Data Availability: Sequencing data and reference genomes generated with this protocol are being made publicly available on the Sequence Read Archive (SRA, NCBI) under BioProjects PRJNA509734 and PRJNA510265. https://www.ncbi.nlm.nih.gov/bioproject/509734 https://www.ncbi.nlm.nih.gov/sra?linkname=bioproject_sra_all&from_uid=510265.
Funding: A.J. and B.S. received sequencing funds from Bioplatforms Australia, as part of the Genomics for Australian Pants initiative www.genomicsforaustralianplants.com J.B. received funds from an Australian Research Council Centre of Excellence (Plant Energy Biology) (CE140100008) and Discovery Project (DP150103591) www.arc.gov.au B.S. received funds from an Australian Research Council Future Fellowship (FT180100024) www.arc.gov.au The funders had and will not have a role in study design, data collection and analysis, decision to publish, or preparation of the manuscript.

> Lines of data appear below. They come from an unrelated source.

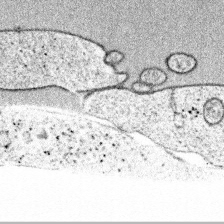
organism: Human
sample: HeLa cells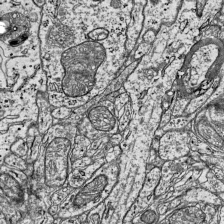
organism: Mouse
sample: Visual Cortex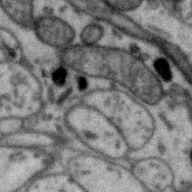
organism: Zebra finch
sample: Brain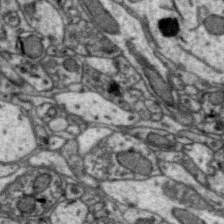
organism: Zebra finch
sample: Brain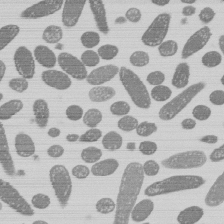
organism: E. coli
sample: Bacterial nucleoid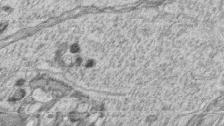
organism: Zebrafish
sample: synaptic ribbons in rod cells and cone cells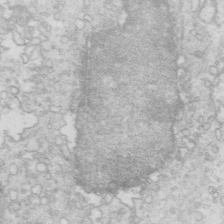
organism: Mouse
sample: Multiciliated cells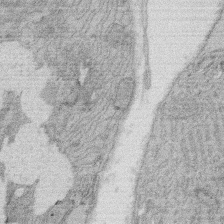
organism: Rat
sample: Salivary granule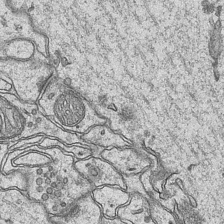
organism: Mouse
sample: CA1 Hippocampus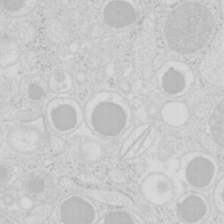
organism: Mouse
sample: Pancreas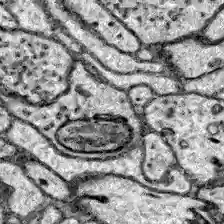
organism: Zebrafish
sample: Brain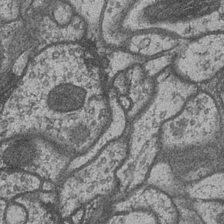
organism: Drosophila
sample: Optic medulla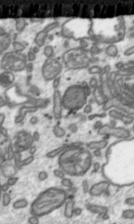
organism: Toxoplasma gondii
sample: Parasites in a vacuole inside a host cell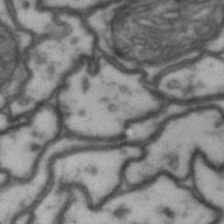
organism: Drosophila
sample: Brain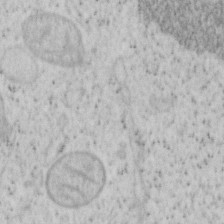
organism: Human
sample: HeLa cells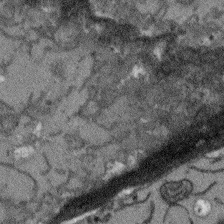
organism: Arabidopsis thaliana
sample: Root tip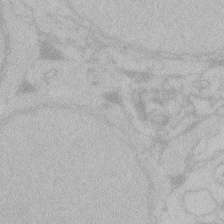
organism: Zebrafish
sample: Macrophage infected with Toxoplasma gondii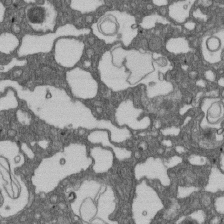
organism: Drosophila
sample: Nephrocyte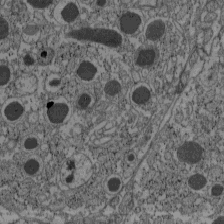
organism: C57BL Mouse
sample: Pancreatic islet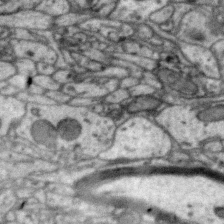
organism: Zebra finch
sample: Brain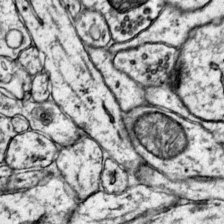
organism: Mouse
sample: Primary visual cortex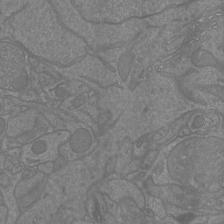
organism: Mouse
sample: Cortical neurons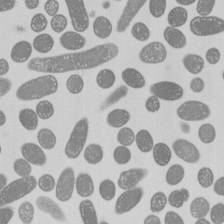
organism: E. coli
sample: Bacterial nucleoid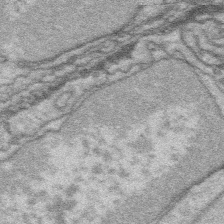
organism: Platynereis dumerilii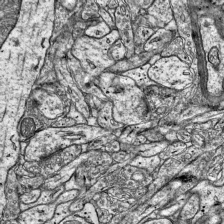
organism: Mouse
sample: Visual Cortex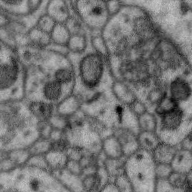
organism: Zebra finch
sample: Brain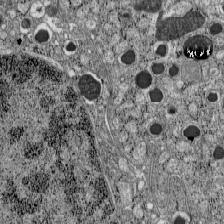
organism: C57BL Mouse
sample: Pancreatic islet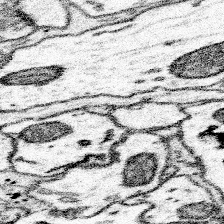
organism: Mouse
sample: Somatosensory cortex neuropil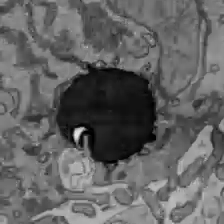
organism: C57BL Mouse
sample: Liver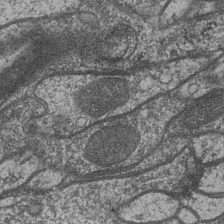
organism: Drosophila
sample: Optic medulla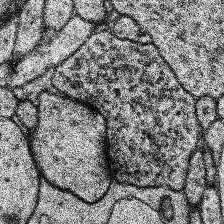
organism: Human
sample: Temporal Lobe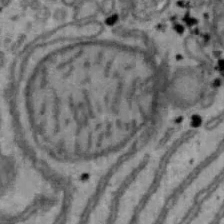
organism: Mouse
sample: Liver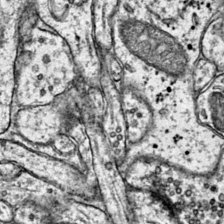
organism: Mouse
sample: Primary visual cortex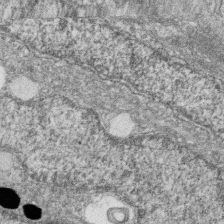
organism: Zebrafish
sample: Cilia; retinal pigment epithelium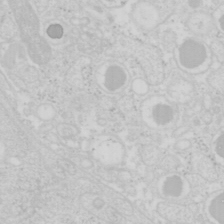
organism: Mouse
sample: Pancreas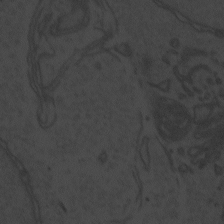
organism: Zebrafish
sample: Macrophage infected with Toxoplasma gondii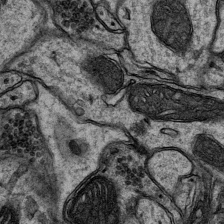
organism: Mouse
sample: CA1 Hippocampus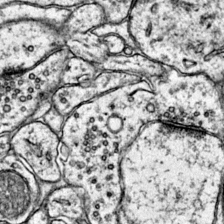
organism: Mouse
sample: Primary visual cortex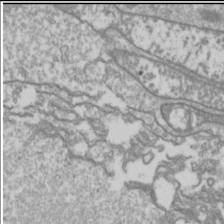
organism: Drosophila
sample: Cell division; meiosis; drosophila spermatocytes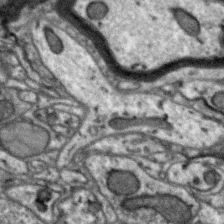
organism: Zebra finch
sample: Brain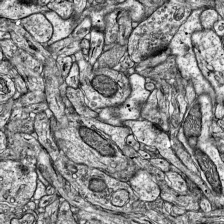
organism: Mouse
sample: Visual Cortex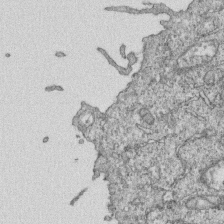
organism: Human
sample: HeLa cell HIV synapse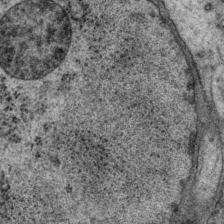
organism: P. pacificus
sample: Pharynx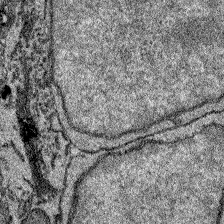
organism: Zebrafish
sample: Larval olfactory bulb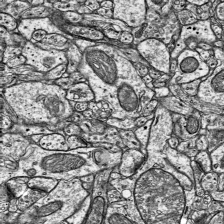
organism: Mouse
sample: Visual Cortex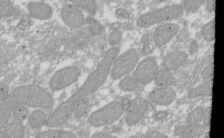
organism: Xenopus
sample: Cilia; centrioles in frog embryo cells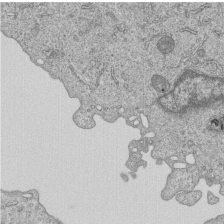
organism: Human
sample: MDA-MB-231 cells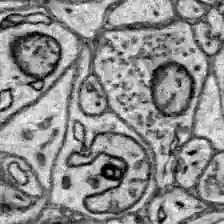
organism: Zebrafish
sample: Brain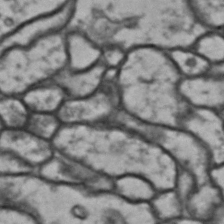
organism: Drosophila
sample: Brain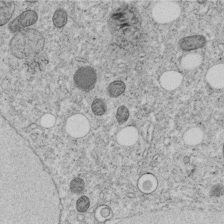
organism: C. elegans
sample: C. elegans embryo early stage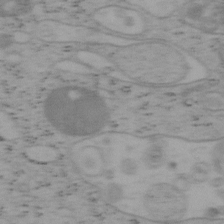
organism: Mouse
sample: OT-I killer T cells with ID8 ovarian cancer cells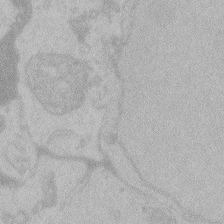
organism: Zebrafish
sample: Macrophage infected with Toxoplasma gondii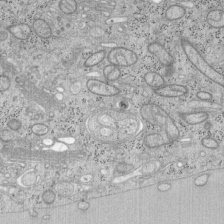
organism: Mouse
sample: OT-I killer T cells with ID8 ovarian cancer cells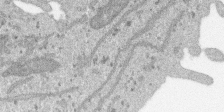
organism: Human
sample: Lung epithelial cells infected with SARS-CoV-2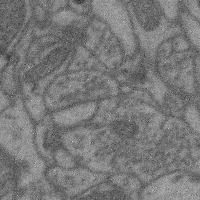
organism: Mouse
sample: Cerebral cortex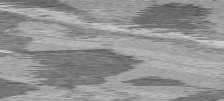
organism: C57BL Mouse
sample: Heart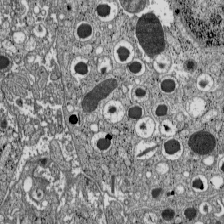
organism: C57BL Mouse
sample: Pancreatic islet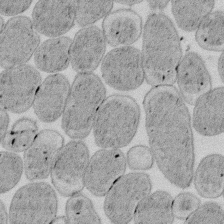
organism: E. coli
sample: Bacterial nucleoid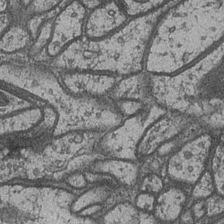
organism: Drosophila
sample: Optic medulla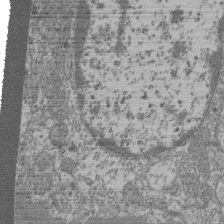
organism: Mouse
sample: Glomerulus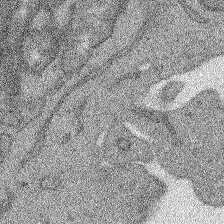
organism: Human
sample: HeLa cells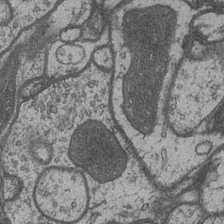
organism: Drosophila
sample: Optic medulla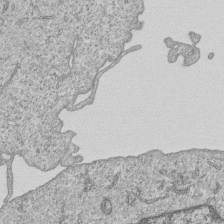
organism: Human
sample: MDA-MB-231 cells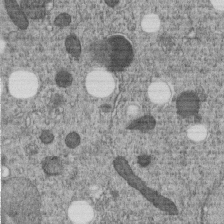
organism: C. elegans
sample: C. elegans embryo early stage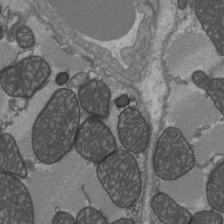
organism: C57BL Mouse
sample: Heart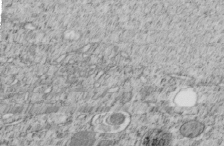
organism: C. elegans
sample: C. elegans embryo early stage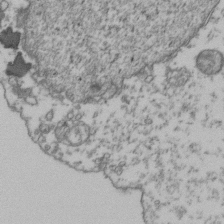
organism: Human
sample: Activated Jurkat CD4+ T cells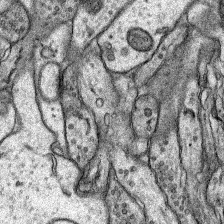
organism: Rat
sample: Hippocampus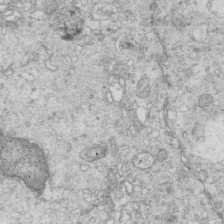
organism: Mouse
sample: Multiciliated cells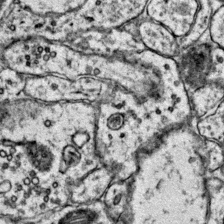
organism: Mouse
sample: Primary visual cortex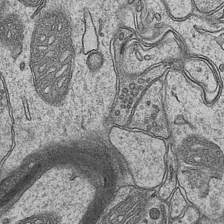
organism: Mouse
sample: CA1 Hippocampus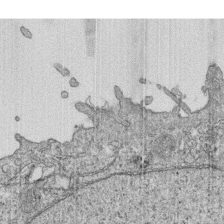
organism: Human
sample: HeLa cell HIV synapse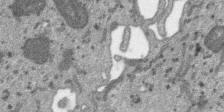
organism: Human
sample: Lung epithelial cells infected with SARS-CoV-2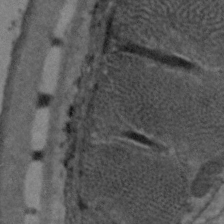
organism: C. elegans
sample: Pharynx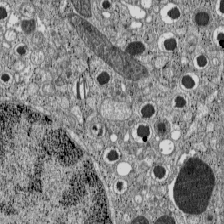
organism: C57BL Mouse
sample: Pancreatic islet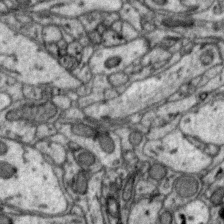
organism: Zebra finch
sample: Brain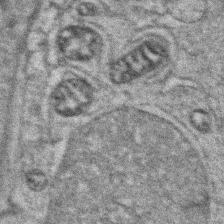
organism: Zebrafish
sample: Zebrafish embryo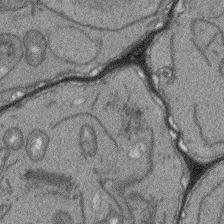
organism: Arabidopsis thaliana
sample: Root tip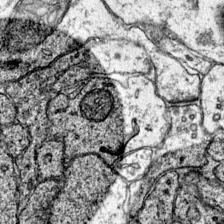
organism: Mouse
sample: Primary visual cortex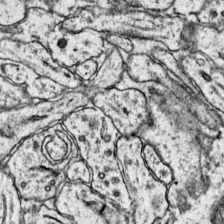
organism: Mouse
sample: Primary visual cortex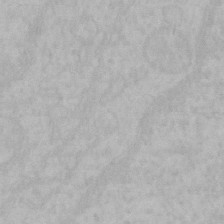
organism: Mouse
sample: Choroid plexus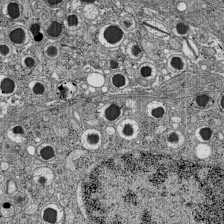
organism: C57BL Mouse
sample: Pancreatic islet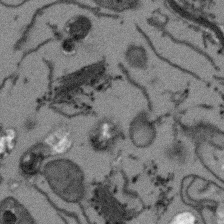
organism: Arabidopsis thaliana
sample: Root tip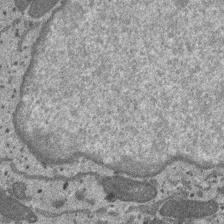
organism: Human
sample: Lung epithelial cells infected with SARS-CoV-2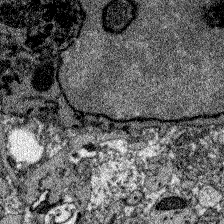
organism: Zebrafish
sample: Larval olfactory bulb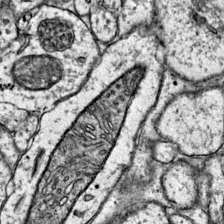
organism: Mouse
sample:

Competing interests: “For two plant species, Wahlenbergia ceracea and Phebalium stellatum, sequencing funds have been generously provided by Bioplatforms Australia, under the Genomics for Australian Plants initiative. The funder had no influence on the interpretation of the data.” This does not alter our adherence to PLOS ONE policies on sharing data and materials. Many datasets are publicly available on NCBI, others will become available in due time with publication of the genome assembly. There are no competing interests relating to employment, consultancy, patents, products in development, or marketed products. We present a full and objective manuscript that has no interference to its objectivity.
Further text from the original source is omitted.